## Task description
Locate the line that contains "Parookaville 2017 Regen" in the data that follows. Copy it and every subsequent line to the end, exactly, excluding pictures.
****
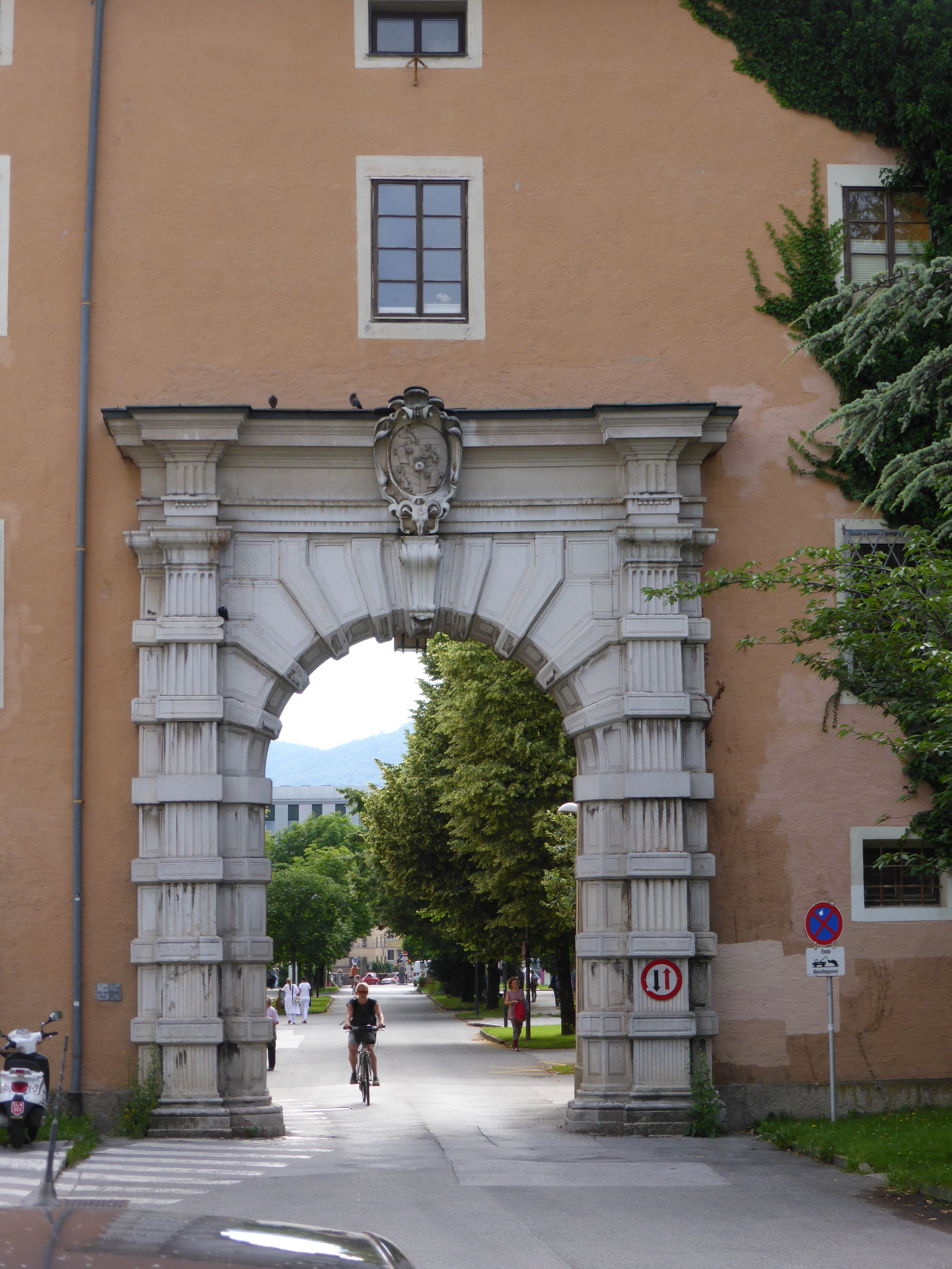 Stadttor im Auftrag Wolf Dietrichs 1606 errichtet
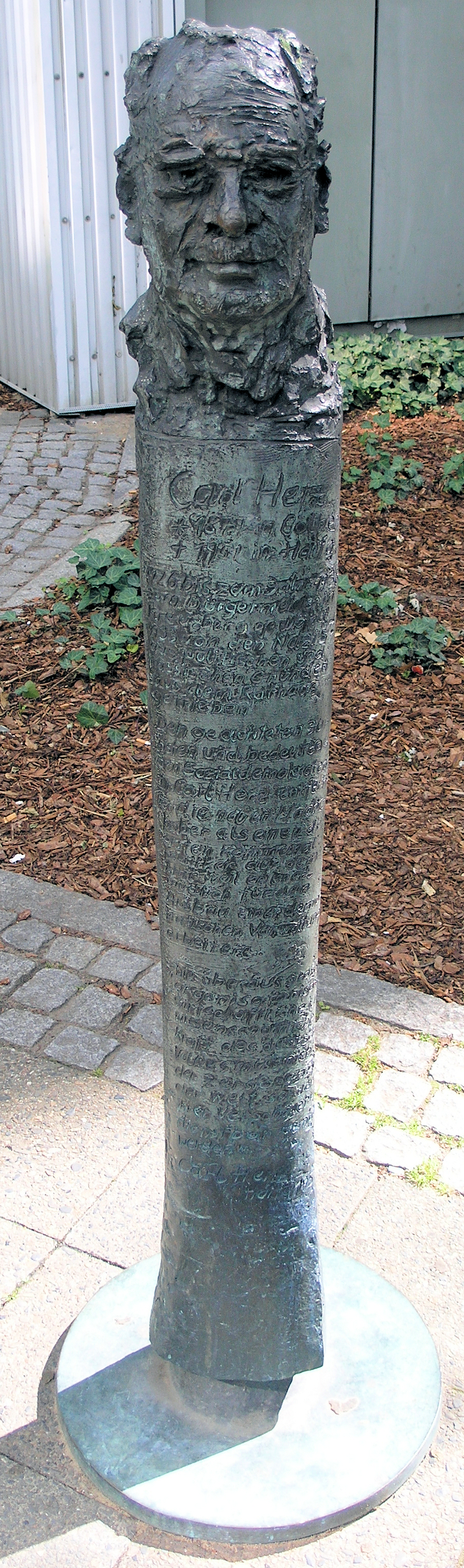 Gedenkstele, Carl Herz, Yorckstraße 4, Berlin-Kreuzberg, Deutschland
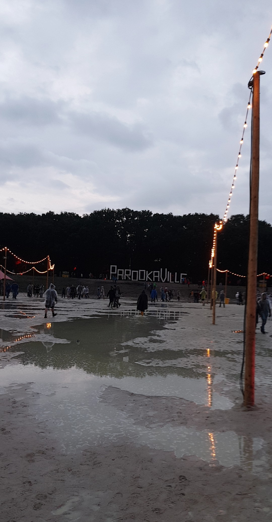 Parookaville 2017 Regen
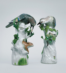 Modell von Johann Joachim Kändler, 1735 oder 1739/40 Ausformung und Staffierung Mitte 18. Jahrhundert Meißener Porzellan-Sammlung Stiftung Ernst Schneider in Schloss Lustheim
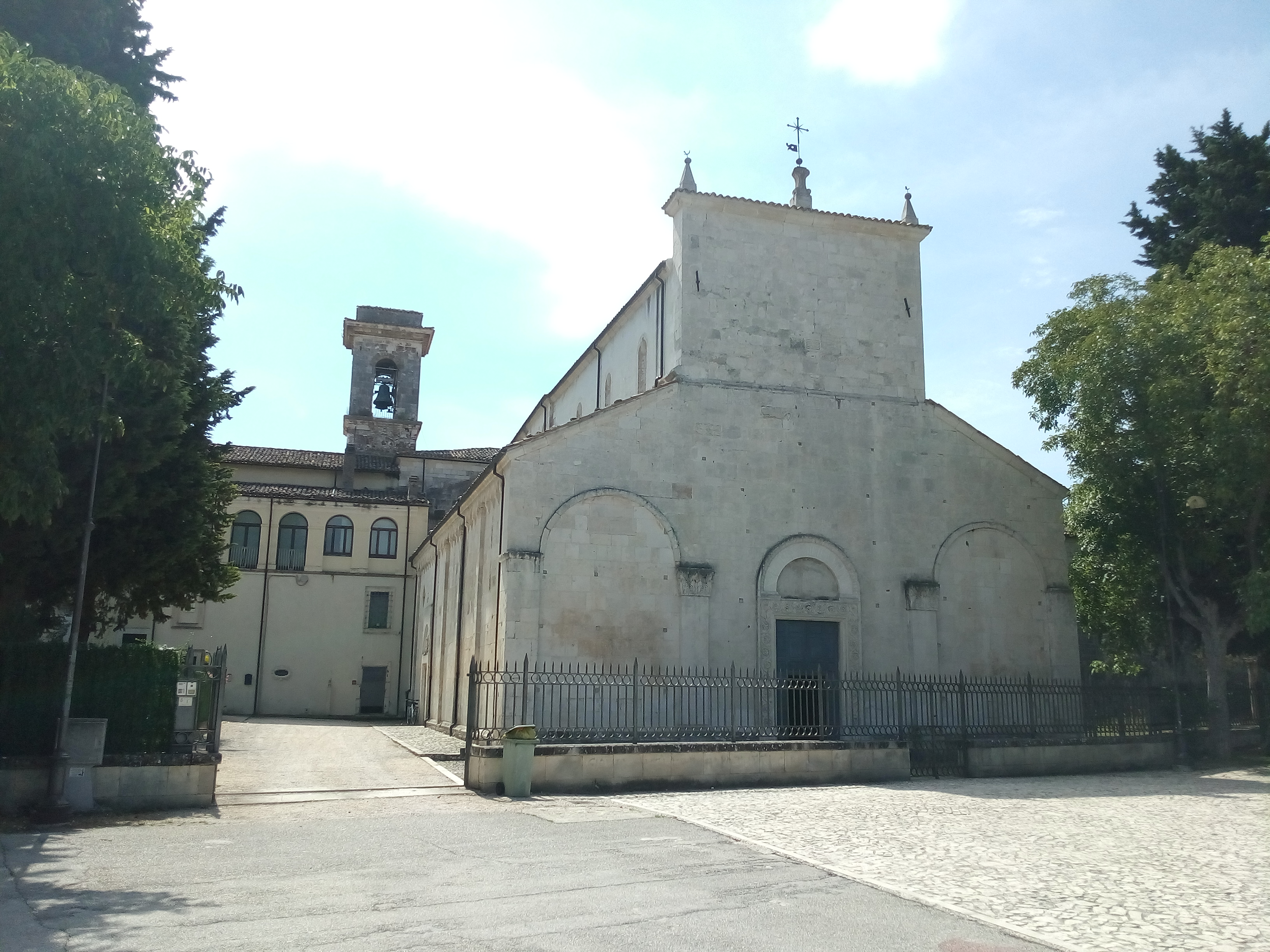 Basilica concattedrale di San Pelino
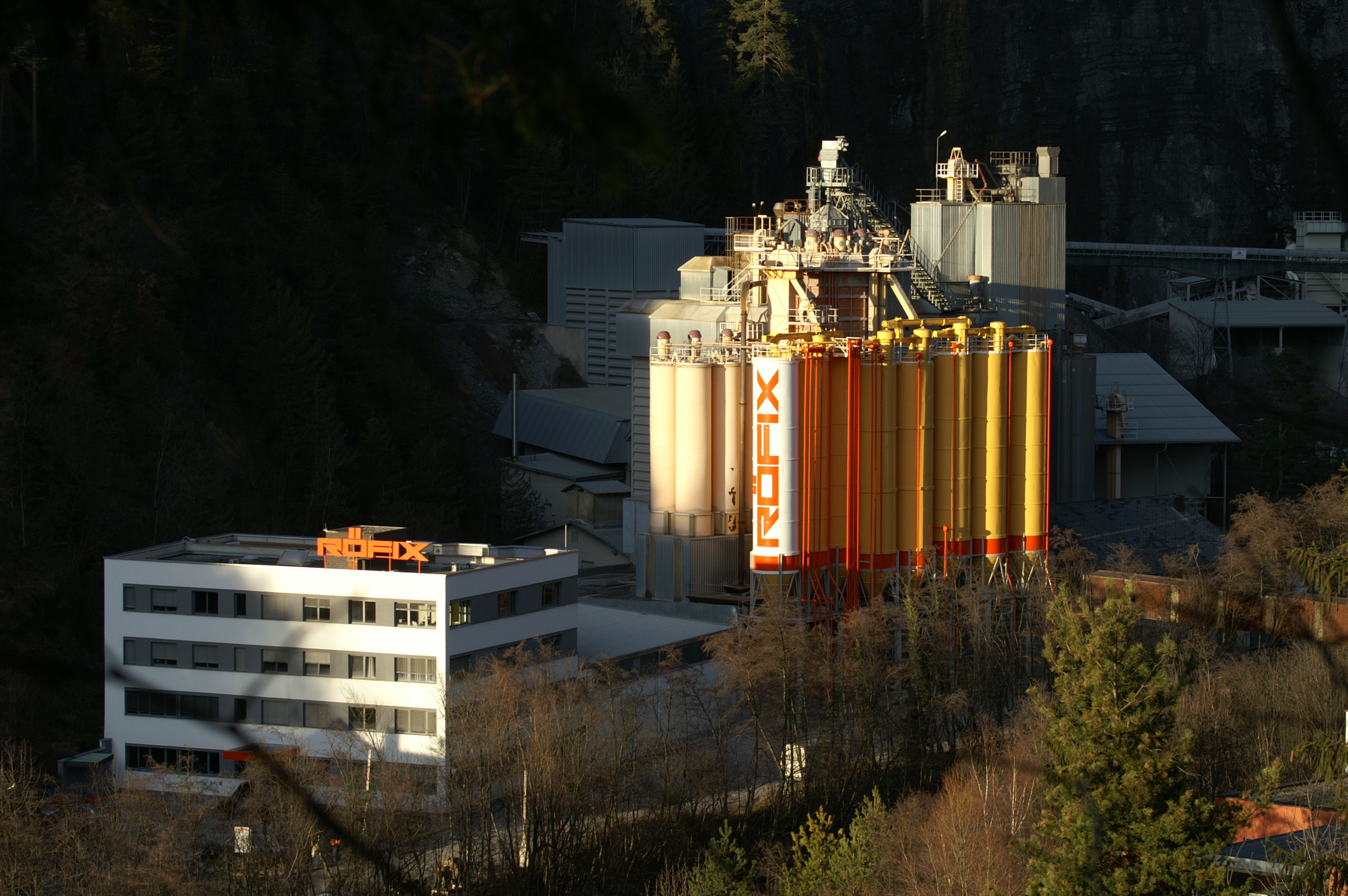 “Firma Röfix AG” in Röthis, Vorarlberg
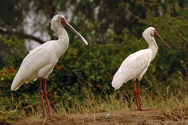 Uganda African Spoonbill (Platalea alba) Kazinga Channel, W. Uganda
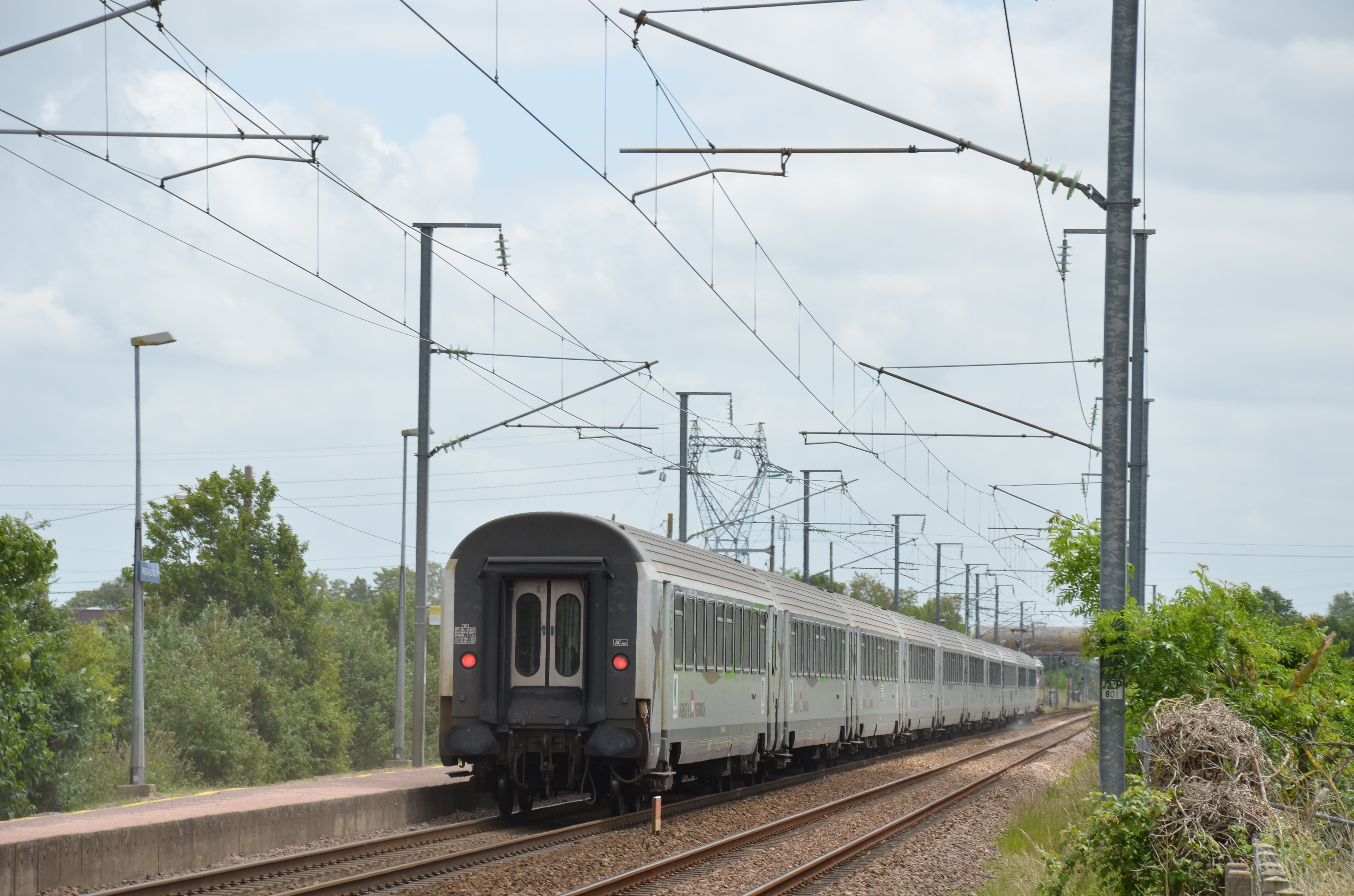 BB 15025 + Corail assurant la liaison Caen / Paris Saint-Lazare, en gare de Frénouville-Cagny (train n°3344).
****
## Your solution
 Parookaville 2017 Regen
 Modell von Johann Joachim Kändler, 1735 oder 1739/40 Ausformung und Staffierung Mitte 18. Jahrhundert Meißener Porzellan-Sammlung Stiftung Ernst Schneider in Schloss Lustheim
 Basilica concattedrale di San Pelino
 “Firma Röfix AG” in Röthis, Vorarlberg
 Uganda African Spoonbill (Platalea alba) Kazinga Channel, W. Uganda
 BB 15025 + Corail assurant la liaison Caen / Paris Saint-Lazare, en gare de Frénouville-Cagny (train n°3344).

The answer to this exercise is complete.